I’m under the weather today, but thought I’d point some things out real quick.
Shrdlu at Layer8 talks about probability of action and motivation of attackers. It’s great to see probability of action and frequency of action being considered in risk analysis. Her blog post got me to thinking about something else I saw in my RSS Feeder.
There are some really cool products that are mislabeled as “risk management” products. This mislabeling is one of the factors that cause smart folks (Jaquith and Ranum among them) to claim that “risk management” is dying or dead. Rothman said last week to me that people are becoming “numb” to the term. DarkNet talks about one such product today. Now the vendor of this product has some really cool stuff, and very respected people I know utilize their technology to feed priors into FAIR. but it’s worth repeating:
- Risk analysis must use frequencies, not just “hey that looks like a bad vulnerability that someone might get to” to determine probability.
- Risk management is not just vulnerability management with risk analysis bolted on for the sake of prioritization.
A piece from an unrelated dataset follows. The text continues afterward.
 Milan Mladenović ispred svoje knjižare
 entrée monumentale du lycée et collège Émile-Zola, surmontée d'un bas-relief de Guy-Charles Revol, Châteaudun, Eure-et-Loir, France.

Again, these are typically really great products for what they do. I’m not saying don’t buy the product - I think if you have the resources, you should really consider their stuff. I’ve heard that the specific product mentioned in the DN article is crescent fresh.
It’s just that the companies that make these products feel like they have to do the Gartner Magic Quadrant Dance in order to raise more capital and/or be acquired, which is a shame. Their use of these terms incorrectly turns off the more sophisticated of us while fooling the unsophisticated in to thinking their actually doing something that they most certainly are not.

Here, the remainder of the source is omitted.